The exceptional life of Joey Baloney
What’s in a name?
Who will ever be able to forget the small time criminal Beezow Doo-Doo Zopittybop-Bop-Bop? Or perhaps the overly-long names of composers such as César-Auguste-Jean-Guillaume-Hubert Franck or Sir Charles Hubert Hastings Parry. Clearly, Exceptional people often are given exceptional names.

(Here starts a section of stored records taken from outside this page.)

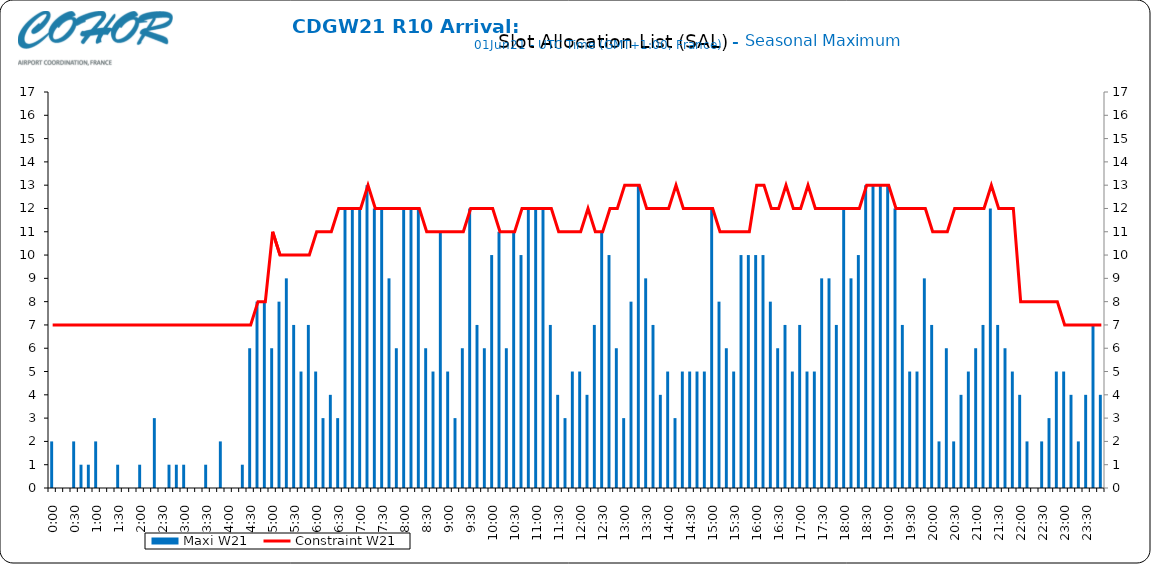
| Category | Maxi W21 |
|---|---|
| 0.0 | 2 |
| 0.006944444444444444 | 0 |
| 0.013888888888888888 | 0 |
| 0.020833333333333332 | 2 |
| 0.027777777777777776 | 1 |
| 0.034722222222222224 | 1 |
| 0.041666666666666664 | 2 |
| 0.04861111111111111 | 0 |
| 0.05555555555555555 | 0 |
| 0.0625 | 1 |
| 0.06944444444444443 | 0 |
| 0.0763888888888889 | 0 |
| 0.08333333333333333 | 1 |
| 0.09027777777777778 | 0 |
| 0.09722222222222222 | 3 |
| 0.10416666666666667 | 0 |
| 0.1111111111111111 | 1 |
| 0.11805555555555557 | 1 |
| 0.125 | 1 |
| 0.13194444444444445 | 0 |
| 0.1388888888888889 | 0 |
| 0.14583333333333334 | 1 |
| 0.15277777777777776 | 0 |
| 0.15972222222222224 | 2 |
| 0.16666666666666666 | 0 |
| 0.17361111111111113 | 0 |
| 0.18055555555555555 | 1 |
| 0.1875 | 6 |
| 0.19444444444444445 | 8 |
| 0.20138888888888887 | 8 |
| 0.20833333333333334 | 6 |
| 0.2152777777777778 | 8 |
| 0.2222222222222222 | 9 |
| 0.22916666666666666 | 7 |
| 0.23611111111111113 | 5 |
| 0.24305555555555555 | 7 |
| 0.25 | 5 |
| 0.2569444444444445 | 3 |
| 0.2638888888888889 | 4 |
| 0.2708333333333333 | 3 |
| 0.2777777777777778 | 12 |
| 0.2847222222222222 | 12 |
| 0.2916666666666667 | 12 |
| 0.2986111111111111 | 13 |
| 0.3055555555555555 | 12 |
| 0.3125 | 12 |
| 0.3194444444444445 | 9 |
| 0.3263888888888889 | 6 |
| 0.3333333333333333 | 12 |
| 0.34027777777777773 | 12 |
| 0.34722222222222227 | 12 |
| 0.3541666666666667 | 6 |
| 0.3611111111111111 | 5 |
| 0.3680555555555556 | 11 |
| 0.375 | 5 |
| 0.3819444444444444 | 3 |
| 0.3888888888888889 | 6 |
| 0.3958333333333333 | 12 |
| 0.40277777777777773 | 7 |
| 0.40972222222222227 | 6 |
| 0.4166666666666667 | 10 |
| 0.4236111111111111 | 11 |
| 0.4305555555555556 | 6 |
| 0.4375 | 11 |
| 0.4444444444444444 | 10 |
| 0.4513888888888889 | 12 |
| 0.4583333333333333 | 12 |
| 0.46527777777777773 | 12 |
| 0.47222222222222227 | 7 |
| 0.4791666666666667 | 4 |
| 0.4861111111111111 | 3 |
| 0.4930555555555556 | 5 |
| 0.5 | 5 |
| 0.5069444444444444 | 4 |
| 0.513888888888889 | 7 |
| 0.5208333333333334 | 11 |
| 0.5277777777777778 | 10 |
| 0.5347222222222222 | 6 |
| 0.5416666666666666 | 3 |
| 0.548611111111111 | 8 |
| 0.5555555555555556 | 13 |
| 0.5625 | 9 |
| 0.5694444444444444 | 7 |
| 0.576388888888889 | 4 |
| 0.5833333333333334 | 5 |
| 0.5902777777777778 | 3 |
| 0.5972222222222222 | 5 |
| 0.6041666666666666 | 5 |
| 0.611111111111111 | 5 |
| 0.6180555555555556 | 5 |
| 0.625 | 12 |
| 0.6319444444444444 | 8 |
| 0.638888888888889 | 6 |
| 0.6458333333333334 | 5 |
| 0.6527777777777778 | 10 |
| 0.6597222222222222 | 10 |
| 0.6666666666666666 | 10 |
| 0.6736111111111112 | 10 |
| 0.6805555555555555 | 8 |
| 0.6875 | 6 |
| 0.6944444444444445 | 7 |
| 0.7013888888888888 | 5 |
| 0.7083333333333334 | 7 |
| 0.7152777777777778 | 5 |
| 0.7222222222222222 | 5 |
| 0.7291666666666666 | 9 |
| 0.7361111111111112 | 9 |
| 0.7430555555555555 | 7 |
| 0.75 | 12 |
| 0.7569444444444445 | 9 |
| 0.7638888888888888 | 10 |
| 0.7708333333333334 | 13 |
| 0.7777777777777778 | 13 |
| 0.7847222222222222 | 13 |
| 0.7916666666666666 | 13 |
| 0.7986111111111112 | 12 |
| 0.8055555555555555 | 7 |
| 0.8125 | 5 |
| 0.8194444444444445 | 5 |
| 0.8263888888888888 | 9 |
| 0.8333333333333334 | 7 |
| 0.8402777777777778 | 2 |
| 0.8472222222222222 | 6 |
| 0.8541666666666666 | 2 |
| 0.8611111111111112 | 4 |
| 0.8680555555555555 | 5 |
| 0.875 | 6 |
| 0.8819444444444445 | 7 |
| 0.8888888888888888 | 12 |
| 0.8958333333333334 | 7 |
| 0.9027777777777778 | 6 |
| 0.9097222222222222 | 5 |
| 0.9166666666666666 | 4 |
| 0.9236111111111112 | 2 |
| 0.9305555555555555 | 0 |
| 0.9375 | 2 |
| 0.9444444444444445 | 3 |
| 0.9513888888888888 | 5 |
| 0.9583333333333334 | 5 |
| 0.9652777777777778 | 4 |
| 0.9722222222222222 | 2 |
| 0.9791666666666666 | 4 |
| 0.9861111111111112 | 7 |
| 0.9930555555555555 | 4 |

Enter Joseph Balogne, Chevalier de Saint-Georges, also known as “The Black Mozart.” Born in the Antilles to a plantation owner and a slave, Bologne became and expert fencer and violinist (because of course, those two disciplines go hand in hand) among many other things. John Adams himself wrote of Saint-Georges: “He is the most accomplished Man in Europe in Riding, Running, Shooting, Fencing, Dancing, Musick. He will hit the Button, any Button on the Coat or Waistcoat of the greatest Masters. He will hit a Crown Piece in the Air with a Pistoll Ball.”

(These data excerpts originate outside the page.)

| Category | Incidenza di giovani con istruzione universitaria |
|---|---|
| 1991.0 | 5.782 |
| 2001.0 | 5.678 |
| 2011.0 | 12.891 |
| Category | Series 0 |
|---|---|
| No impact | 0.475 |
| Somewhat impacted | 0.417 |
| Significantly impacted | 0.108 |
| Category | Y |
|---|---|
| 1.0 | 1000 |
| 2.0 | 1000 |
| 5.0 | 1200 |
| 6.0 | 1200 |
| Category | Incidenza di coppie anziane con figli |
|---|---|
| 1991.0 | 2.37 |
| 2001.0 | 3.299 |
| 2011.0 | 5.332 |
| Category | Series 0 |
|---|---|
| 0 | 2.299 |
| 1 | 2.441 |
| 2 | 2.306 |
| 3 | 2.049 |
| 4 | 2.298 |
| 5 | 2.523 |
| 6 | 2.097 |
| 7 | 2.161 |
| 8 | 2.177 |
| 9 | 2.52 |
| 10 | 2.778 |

He lived a life worthy of the protagonist of a Rafael Sabatini novel – political revolutions, military service, scandals, with strings quartets and operas to accompany. There is even speculation that the German Mozart and the Black Mozart had a little tiff which ended with the German creating an evil opera character based on Saint-Georges. Whether or not that is true, it is impossible to ignore Saint-Georges was a musical force to be reckoned with. He might have been adept at “Riding, Running, Shooting, Fencing, Dancing,” but it is for his Musick that we remember him.